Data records
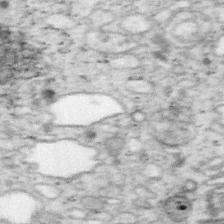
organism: Mouse
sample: OT-I killer T cells with ID8 ovarian cancer cells
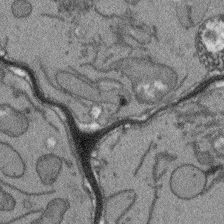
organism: Arabidopsis thaliana
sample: Root tip
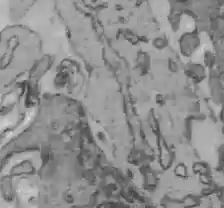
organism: C57BL Mouse
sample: Liver
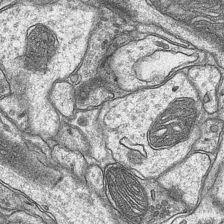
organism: Mouse
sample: CA1 Hippocampus
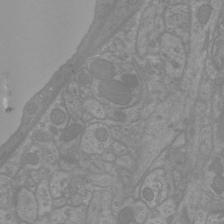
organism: Mouse
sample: Cortical neurons
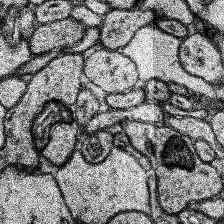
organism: Human
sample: Temporal Lobe
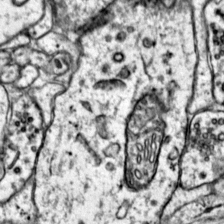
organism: Mouse
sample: Primary visual cortex
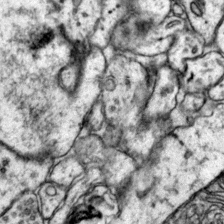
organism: Mouse
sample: Primary visual cortex
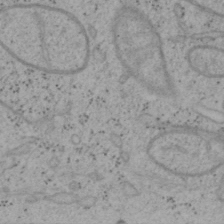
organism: Human
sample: HeLa cells
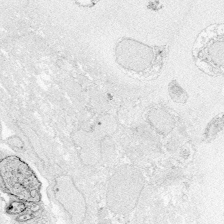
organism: Zebrafish
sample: Whole-Brain
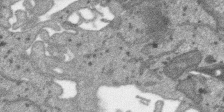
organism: Human
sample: Lung epithelial cells infected with SARS-CoV-2
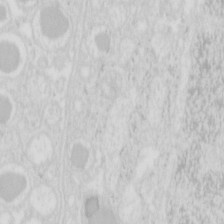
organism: Mouse
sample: Pancreas
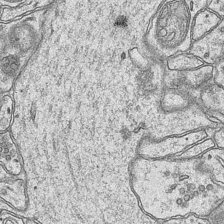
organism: Mouse
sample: CA1 Hippocampus
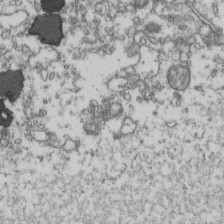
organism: Human
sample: Activated Jurkat CD4+ T cells
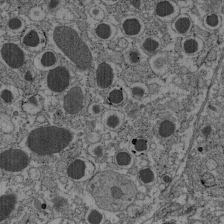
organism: C57BL Mouse
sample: Pancreatic islet
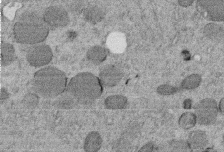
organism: C. elegans
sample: C. elegans embryo early stage
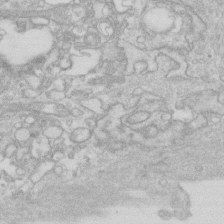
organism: Human
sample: Fibroblast cells
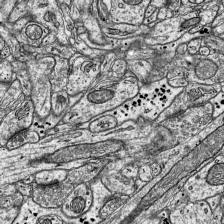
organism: Mouse
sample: Visual Cortex
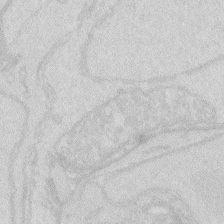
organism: Zebrafish
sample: Macrophage
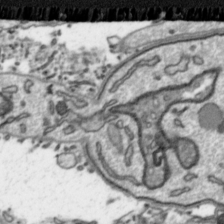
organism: Toxoplasma gondii
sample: Parasites in a vacuole inside a host cell
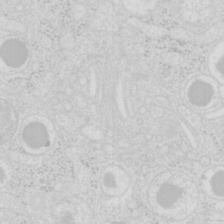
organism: Mouse
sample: Pancreas
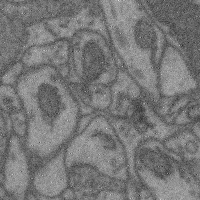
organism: Mouse
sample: Cerebral cortex
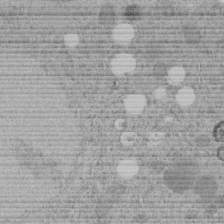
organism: C. elegans
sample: C. elegans embryo early stage
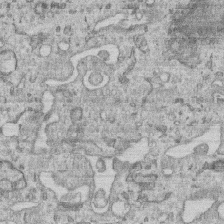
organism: Human
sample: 1205lu cells
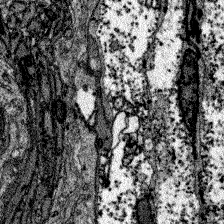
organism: Zebrafish
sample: Larval olfactory bulb
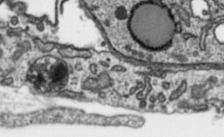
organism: Toxoplasma gondii
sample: Parasites in a vacuole inside a host cell
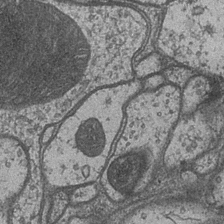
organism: Drosophila
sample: Optic medulla
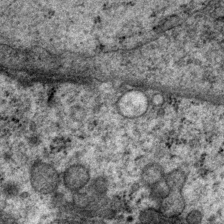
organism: P. pacificus
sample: Pharynx
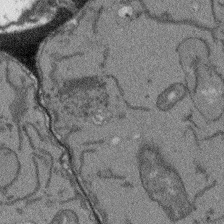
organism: Arabidopsis thaliana
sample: Root tip
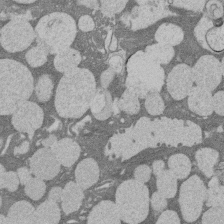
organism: Rat
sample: Salivary granule
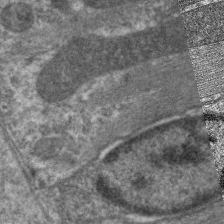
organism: C. elegans
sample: Pharynx
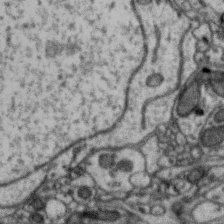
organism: Zebra finch
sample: Brain
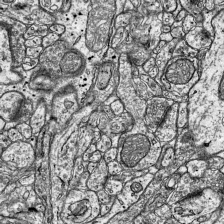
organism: Mouse
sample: Visual Cortex
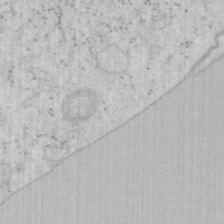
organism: Human
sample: HeLa cells
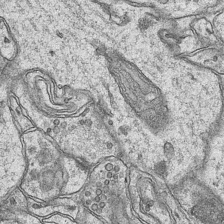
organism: Mouse
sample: CA1 Hippocampus
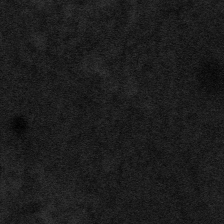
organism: Tuwongella immobilis
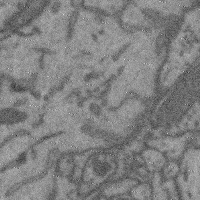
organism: Mouse
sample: Cerebral cortex
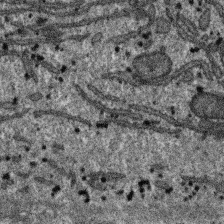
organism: Human
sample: Lung epithelial cells infected with SARS-CoV-2
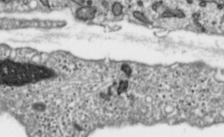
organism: Toxoplasma gondii
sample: Parasites in a vacuole inside a host cell
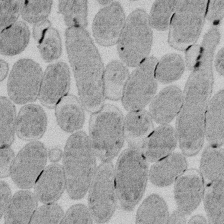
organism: E. coli
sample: Bacterial nucleoid
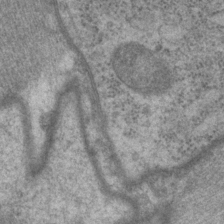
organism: P. pacificus
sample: Pharynx
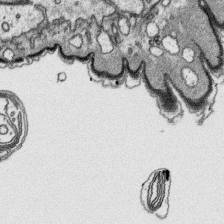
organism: Platynereis dumerilii
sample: Parapodia
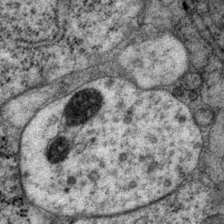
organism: P. pacificus
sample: Pharynx
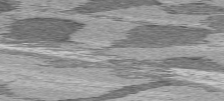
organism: C57BL Mouse
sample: Heart
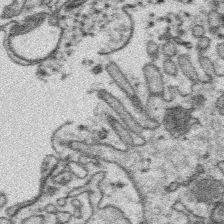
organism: Platynereis dumerilii
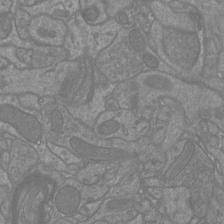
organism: Mouse
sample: Cortical neurons
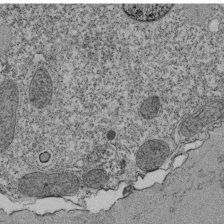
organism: Tetrahymena
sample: Cilia in tetrahymena
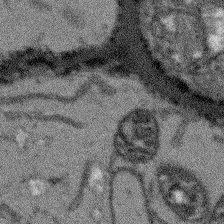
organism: Arabidopsis thaliana
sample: Root tip
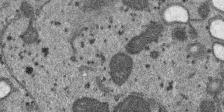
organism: Human
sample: Lung epithelial cells infected with SARS-CoV-2
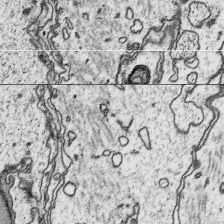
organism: Platynereis dumerilii
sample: Parapodia
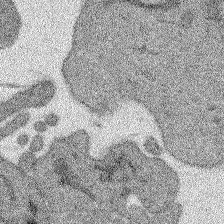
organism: Human
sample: HeLa cells
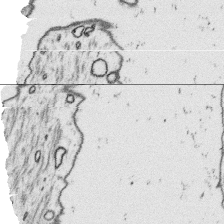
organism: Platynereis dumerilii
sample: Parapodia
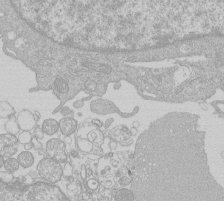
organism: Human
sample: Macrophage cells
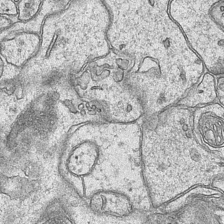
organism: Mouse
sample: CA1 Hippocampus
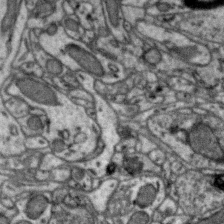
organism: Zebra finch
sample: Brain
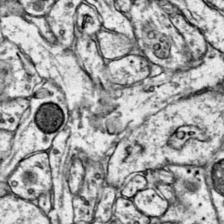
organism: Mouse
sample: Primary visual cortex
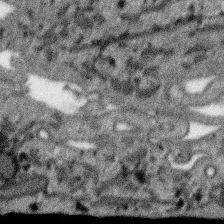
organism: Human
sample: Lung epithelial cells infected with SARS-CoV-2
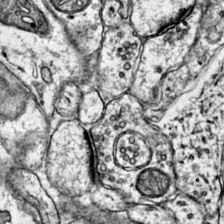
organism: Mouse
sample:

> _Your assignment_: Set down every entry above verbatim, without pictures.

> _Final answer_:
organism: Mouse
sample: OT-I killer T cells with ID8 ovarian cancer cells
organism: Arabidopsis thaliana
sample: Root tip
organism: C57BL Mouse
sample: Liver
organism: Mouse
sample: CA1 Hippocampus
organism: Mouse
sample: Cortical neurons
organism: Human
sample: Temporal Lobe
organism: Mouse
sample: Primary visual cortex
organism: Mouse
sample: Primary visual cortex
organism: Human
sample: HeLa cells
organism: Zebrafish
sample: Whole-Brain
organism: Human
sample: Lung epithelial cells infected with SARS-CoV-2
organism: Mouse
sample: Pancreas
organism: Mouse
sample: CA1 Hippocampus
organism: Human
sample: Activated Jurkat CD4+ T cells
organism: C57BL Mouse
sample: Pancreatic islet
organism: C. elegans
sample: C. elegans embryo early stage
organism: Human
sample: Fibroblast cells
organism: Mouse
sample: Visual Cortex
organism: Zebrafish
sample: Macrophage
organism: Toxoplasma gondii
sample: Parasites in a vacuole inside a host cell
organism: Mouse
sample: Pancreas
organism: Mouse
sample: Cerebral cortex
organism: C. elegans
sample: C. elegans embryo early stage
organism: Human
sample: 1205lu cells
organism: Zebrafish
sample: Larval olfactory bulb
organism: Toxoplasma gondii
sample: Parasites in a vacuole inside a host cell
organism: Drosophila
sample: Optic medulla
organism: P. pacificus
sample: Pharynx
organism: Arabidopsis thaliana
sample: Root tip
organism: Rat
sample: Salivary granule
organism: C. elegans
sample: Pharynx
organism: Zebra finch
sample: Brain
organism: Mouse
sample: Visual Cortex
organism: Human
sample: HeLa cells
organism: Mouse
sample: CA1 Hippocampus
organism: Tuwongella immobilis
organism: Mouse
sample: Cerebral cortex
organism: Human
sample: Lung epithelial cells infected with SARS-CoV-2
organism: Toxoplasma gondii
sample: Parasites in a vacuole inside a host cell
organism: E. coli
sample: Bacterial nucleoid
organism: P. pacificus
sample: Pharynx
organism: Platynereis dumerilii
sample: Parapodia
organism: P. pacificus
sample: Pharynx
organism: C57BL Mouse
sample: Heart
organism: Platynereis dumerilii
organism: Mouse
sample: Cortical neurons
organism: Tetrahymena
sample: Cilia in tetrahymena
organism: Arabidopsis thaliana
sample: Root tip
organism: Human
sample: Lung epithelial cells infected with SARS-CoV-2
organism: Platynereis dumerilii
sample: Parapodia
organism: Human
sample: HeLa cells
organism: Platynereis dumerilii
sample: Parapodia
organism: Human
sample: Macrophage cells
organism: Mouse
sample: CA1 Hippocampus
organism: Zebra finch
sample: Brain
organism: Mouse
sample: Primary visual cortex
organism: Human
sample: Lung epithelial cells infected with SARS-CoV-2
organism: Mouse
sample:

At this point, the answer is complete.